Friday, 2 August 2013

Government Contracts With Private Organizations: Are There Differences Between Nonprofits and For-profits?

an article by Eva M. Witesman (Brigham Young University, Provo, USA) and Sergio Fernandez (Indiana University, Bloomington, USA) published in Nonprofit and Voluntary Sector Quarterly Volume 42 Number 4 (August 2013)


In this empirical study, we examine whether systematic differences exist between government contracts with nonprofit and for-profit service providers.

Based on principal-agent theory, we examine the potential comparative advantage of nonprofit organisations over for-profits in two areas: contracting process and contract performance.

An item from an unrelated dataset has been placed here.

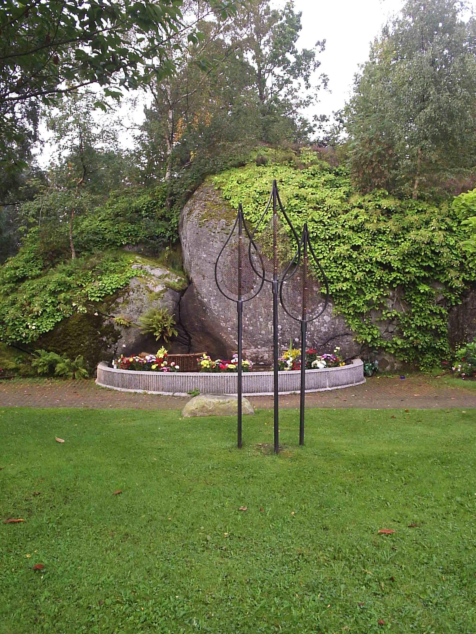 svenska:Ett konstverk i järnsmide - "Tre lågor" - av Torolf Engström, det finns i Göteborgs första minneslund från 1966, dvs på Kvibergs kyrkogård. En bild fotograferad den 7 september 2005 av Harri Blomberg. english:a sculpture by Torolf Engström 1966, located in a grave yard in Gothenburg.

We test hypotheses using data from a national survey of local government contracts with private service providers. The results provide some support for the propositions that public officials trust nonprofits more than for-profits and grant them additional discretion. Even stronger support is found for the propositions that nonprofits are monitored less than for-profits and are awarded contracts of longer duration and for services characterised by higher levels of task uncertainty than those awarded to their for-profit counterparts.

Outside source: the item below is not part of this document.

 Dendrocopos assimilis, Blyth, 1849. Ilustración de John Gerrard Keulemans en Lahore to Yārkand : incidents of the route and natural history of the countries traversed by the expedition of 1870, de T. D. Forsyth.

We find no significant differences in performance between nonprofit and for-profit contractors in terms of cost, quality of work, responsiveness to government requirements, legal compliance, or customer satisfaction.

Hazel’s comment:
This study was done in the USA. I wonder whether the same findings would apply in the UK. My instinctive reaction is not whilst I am thinking of ATOS, Capita and their ilk. Those examples are, however, national government contract and the authors here are talking about local government.